A woman with colorful makeup that shows two eye drop bottles and a rainbow

Tips to Feel More Like Yourself with Thyroid Eye Disease

My experience with thyroid eye disease and Graves’ disease was a constant struggle. Every day was difficult, and I felt like my body was spinning wildly out of control. I got to the point where I could not recognize myself in the mirror. While my doctors had treatment plans, it was a very long wait for each of them. I could only do my best and take things one day at a time. Here are some things that helped me feel a little more like myself along the way:

Feeling more like myself with TED

Gel eye drops

These were a game-changer. I was embarrassed by how red and alarming my eyes looked, which I learned was in part due to how dry they were from my eyelids not being able to close all the way. Switching to gel eye drops and using them three times a day helped soothe that dryness.

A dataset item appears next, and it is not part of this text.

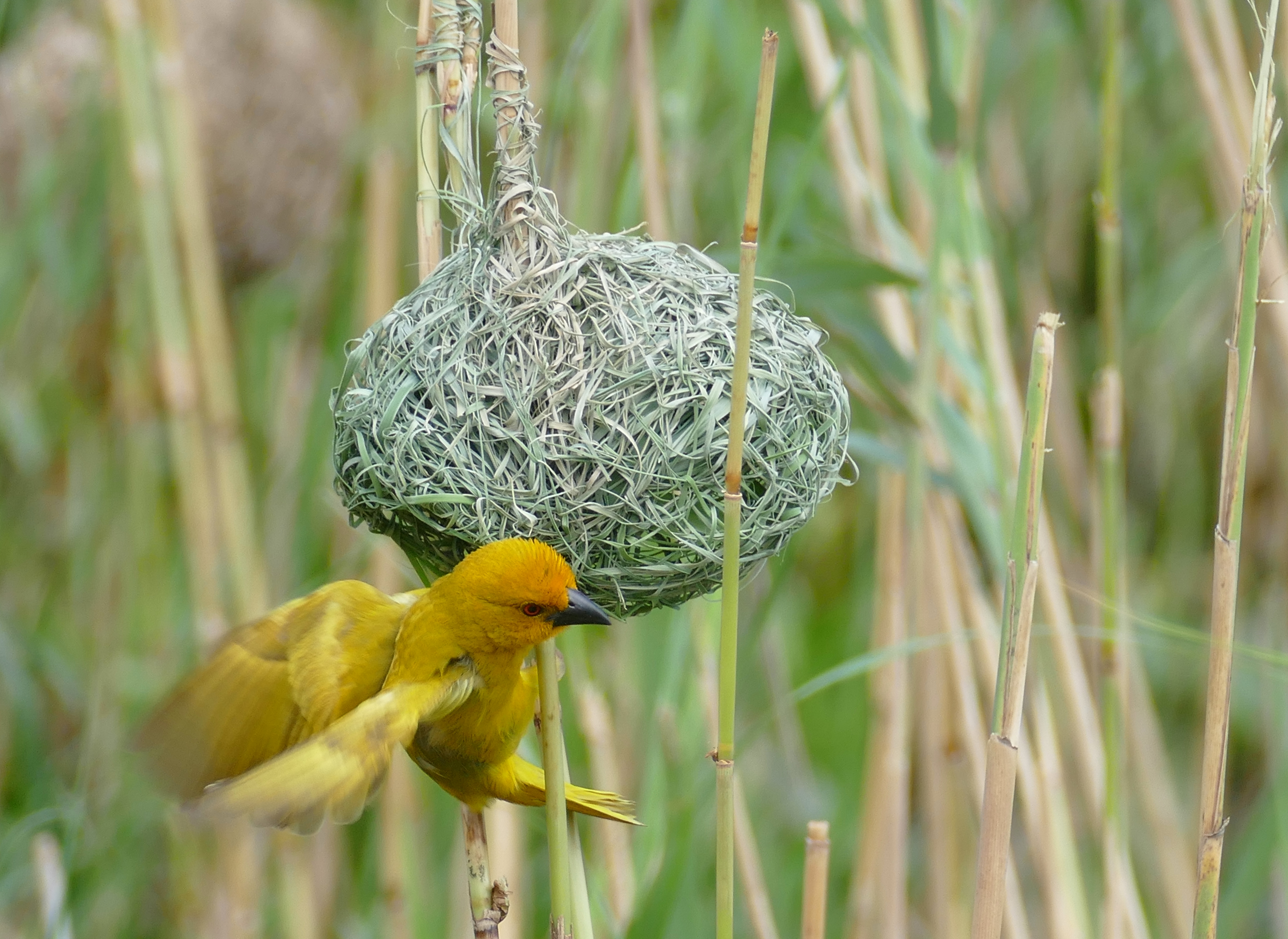 Hippo Cruise, St Lucia, KwaZulu-Natal, SOUTH AFRICA

I’ve always been fascinated by how shadows and colors can manipulate shapes and change focal points. I researched makeup techniques, took a lesson with a professional makeup artist, and through trial and error learned which products and techniques helped make my eyes appear not as far forward. I found the smoky eye technique to be particularly helpful - by darkening the lid and lower lash line with matte colors, the eyes appear to drawback. Comparatively, lighter lids will open up the eyes, and shimmery colors will draw more focus to that area. Makeup became a very important tool to help me feel more like myself.

Declining photos

I cringed whenever a friend pulled out their camera for a group photo. “How do I pose? Are my eyes red? No matter what I do this is not going to end well. Oh gosh, what do I do when they post this on social media? Will they be upset if I untag myself? Or if it’s really bad can I ask them to take it down?” It took time for me to give myself permission to casually put my sunglasses on for a photo, offer to be the person taking the photo, or simply say, “You all go ahead, I’m not up for a photo today.” I had to remind myself that this was not a big deal, and anything I could do to safeguard my mental well-being was worth it. I could then focus on being in the moment, enjoying the time with my friends, and feeling like myself without the pressure of thinking about what I would look like in photos.

Finding the right angle

Looking at myself in the mirror was triggering, and video calls were worse. With the camera on one side of the screen and friends’ faces on the other side, I’d end up catching a glimpse of myself at an odd angle that took me off guard and upset me. I found that a vertical placement of the device (with the camera on top) and minimizing the portion of the screen that I was in helped me both feel more comfortable and stay present.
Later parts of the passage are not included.